**DATA SECTION**
═══

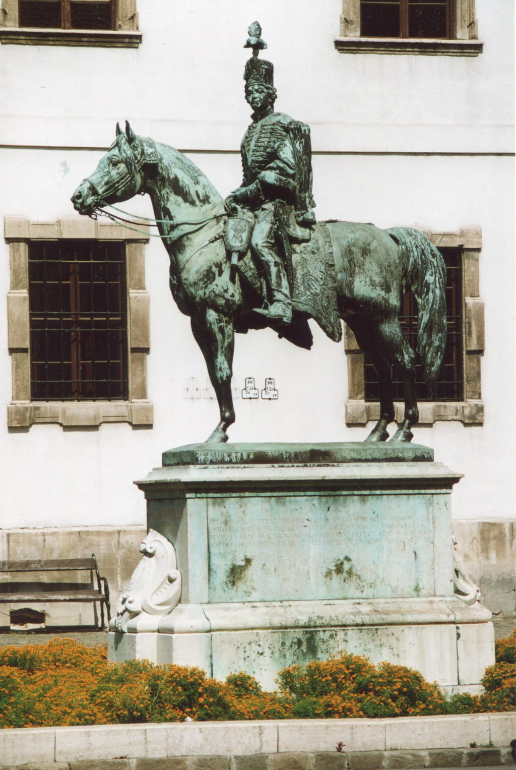 Ifj. Vastagh György: Hadik András lovas szobra, 1937, Budai Vár, Úri utca
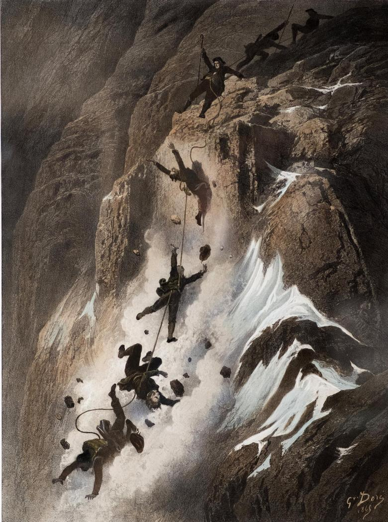 Absturz am Matterhornbeim Abstieg nach der Erstbesteigung
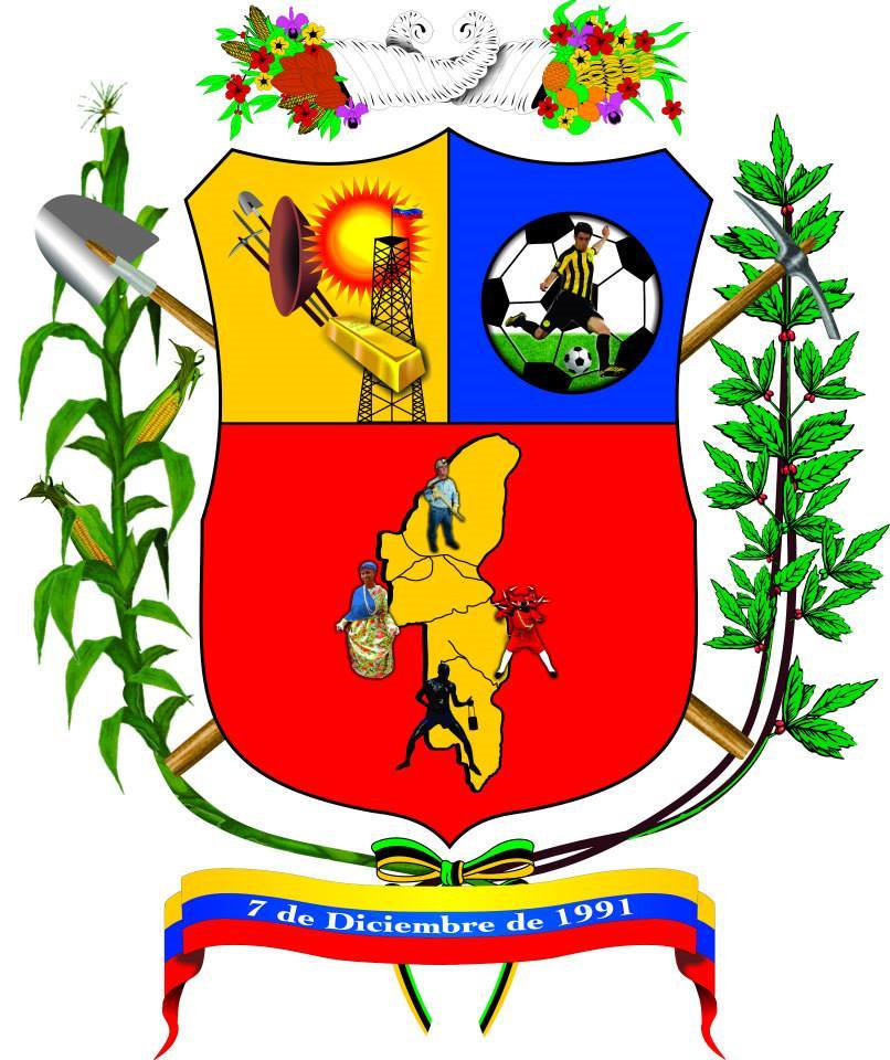 Escudo del municipio El Callao. Estado Bolívar. Venezuela
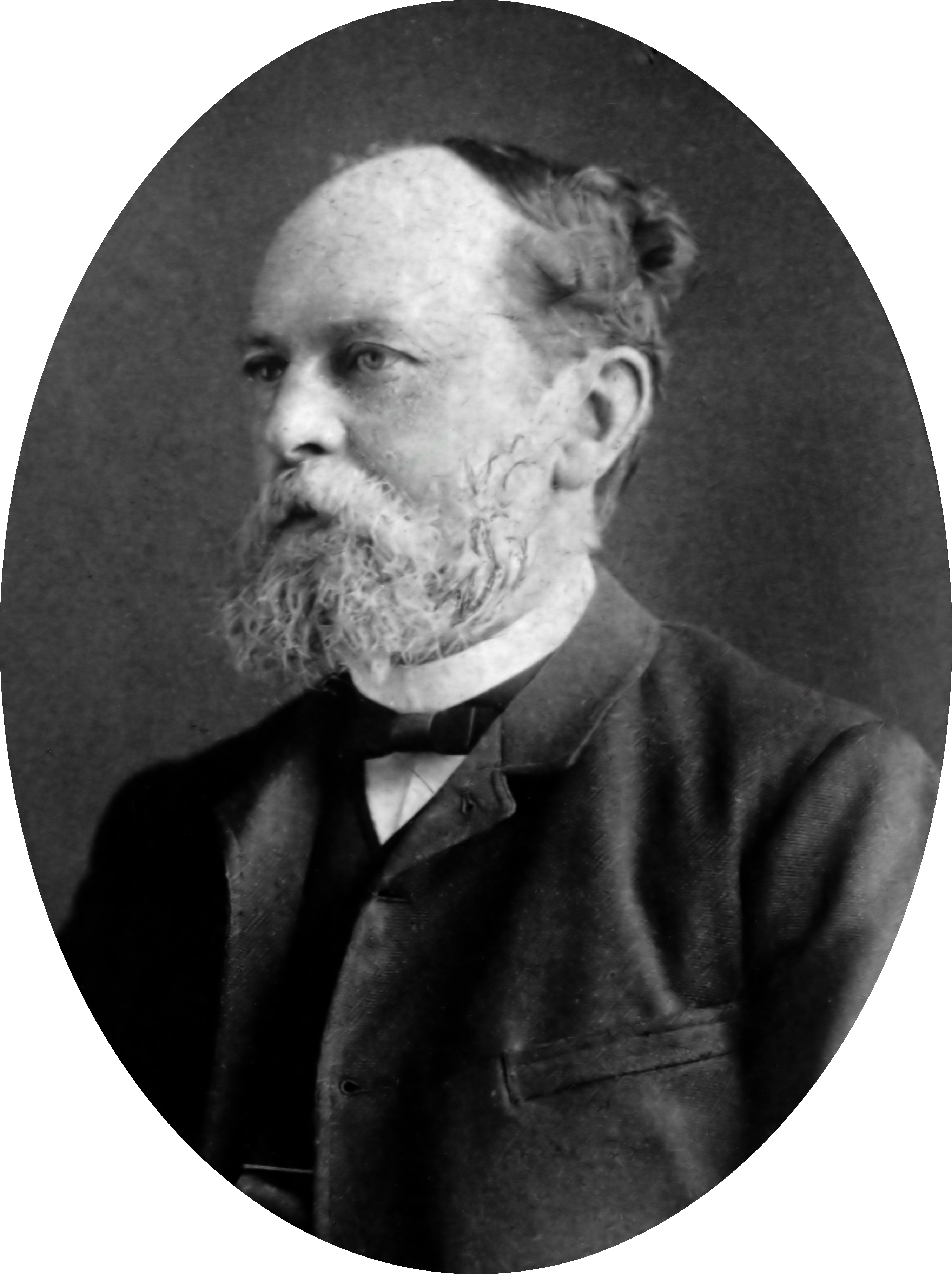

═══

A word-for-word repeat of the lines from the line with "Absturz am Matterhornbeim" to the last line of the data, both ends included and pictures left out, is all that should appear.

 Absturz am Matterhornbeim Abstieg nach der Erstbesteigung
 Escudo del municipio El Callao. Estado Bolívar. Venezuela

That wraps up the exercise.